第29話 HAPPY EASTER!④

 おばあさんが営む駄菓子屋はアーケードから外れたところにある。

 昔ながらの駄菓子屋にフランチェスカが「ごめんくださーい」と入ってきた。

 「おや、いつぞやのお嬢ちゃんだね。お友だちから話は聞いてるよ」


 店主の老婆が取り出したのはクジ箱だ。


 「はい。ここから当たりを引いてね。当たりに次の場所が書いてあるよ」


 言われるがままにクジ箱に手を突っ込んで手頃なクジを引く。

 三角に折られたクジを開くが、ハズレだ。


 「ハズレだね。

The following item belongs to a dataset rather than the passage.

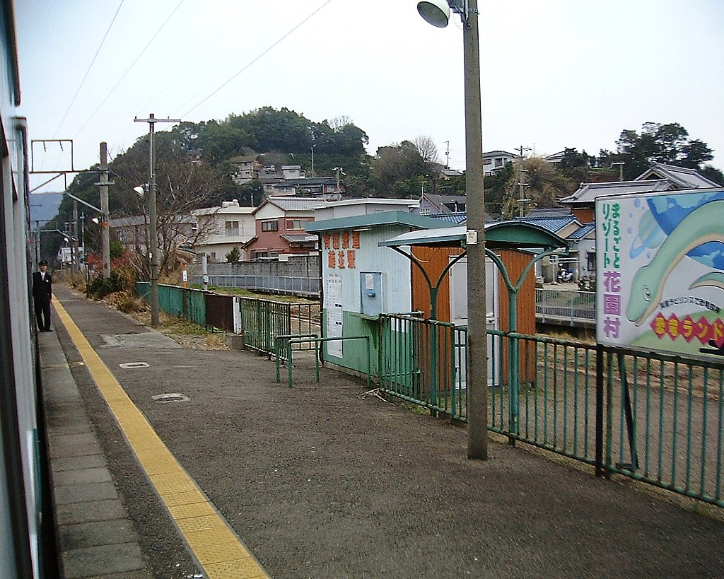 紀勢本線藤並駅 旧ja:有田鉄道改札口跡

当たりが出るまで何度も引いていいよ」

 「絶対に引き当ててみせるわよ!」


 †††


 「これでよしと……」


 安藤がハンドミキサーのスイッチを切ってひと息つく。

 ボウルには卵と卵白、グラニュー糖が攪拌され、そこへあらかじめ混ぜ合わせておいたアーモンドパウダー、摺りおろしたレモンの皮、シナモン、ベーキングパウダーを少しずつ混ぜていく。

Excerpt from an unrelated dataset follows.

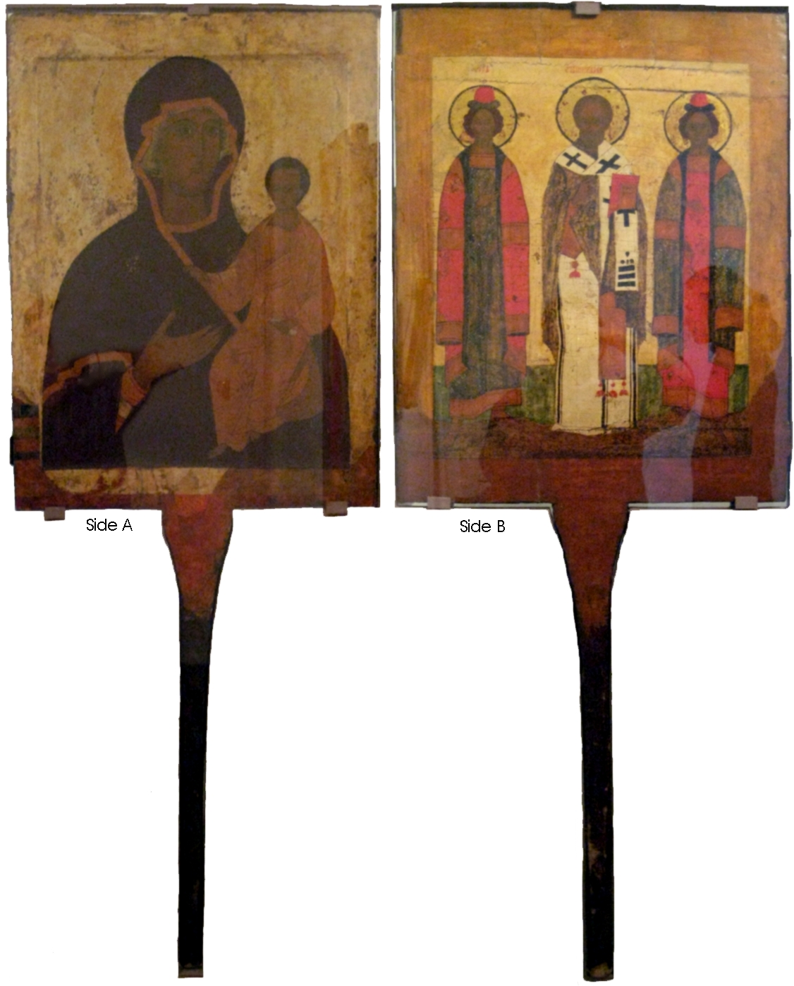 Двусторонняя выносная икона. Богоматерь Одигитрия Смоленская. На обороте - Никола, Борис и Глеб. Two-sided portable icon for Crucession: A. Our Lady of Smolensk. B. Ss. Nicolas, princes Boris and Gleb

 ある程度もったりしてきたら次は型へと流し込み、予熱で温めたオーブンへと入れる。

 ボタンを操作して15分タイマーをかければあとは待つだけだ。


 間に合うかな……?


 †††


 「やった! 当たりよ!」

 「おめでとう」と老婆が拍手。もっとも隙を見計らって当たりくじを入れたわけだが。


 「さて、次はどんな問題かしら?」


 『当たり』と書かれた下に絵が描かれている。豚のイラストの隣に「-O+A=?」と妙な数式めいたものが書かれていた。


 「なによこれ?」


 豚の絵にアルファベットの数式……?


 「こんなわけのわからない数式なんて、ふざけてるにも程が……」


 そこではたと思いつく。


 まって、豚は英語でPORK。そこからOを引いてAを加えるという意味だったら……


 「PARK! 答えは公園よ!」

 「すごいわぁ。お嬢ちゃんは天才ね!」


 はい、ご褒美ねとラムネ菓子入りのミニチュア缶を渡す。


 「ありがとう! おばあさん!」

 「頑張ってね!」


 †††


 一方、舞は最後の卵を置くべく、公園にいた。この時間は子どもはほとんどいない。


 「ここでいいかな……?」


 卵をすべり台の上に置く。ここなら公園の入り口からはっきりと見える位置だ。スマホを取り出して安藤に報告を。


 「もしもし? 最後の卵を置いたわ」

 「OKです。じゃこっちに来て手伝ってください」

 「わかったわ」


 通話を切って舞はすぐさまその場を後にする。急がなければ彼女に気付かれてしまう。


 その頃、フランチェスカはミニチュアの缶からラムネを取り出してボリボリ頬張りながら公園へと向かっていた。


 ここまでは順調ね。あたしってやっぱ天才かも!


 ぴんっと指で弾いてぱくりと口に放る。

 気付けば公園の入り口が見えてきた。たたたっと小走りで向かうと、奥のすべり台に何かが置かれているのをめざとく見つける。


 「あった!ウボ!


 すべり台に上がっていよいよ最後の卵を開く。メモを開くと、そこに書かれたのはなぞなぞではない。『GOAL』と矢印で場所を示した地図なのだが……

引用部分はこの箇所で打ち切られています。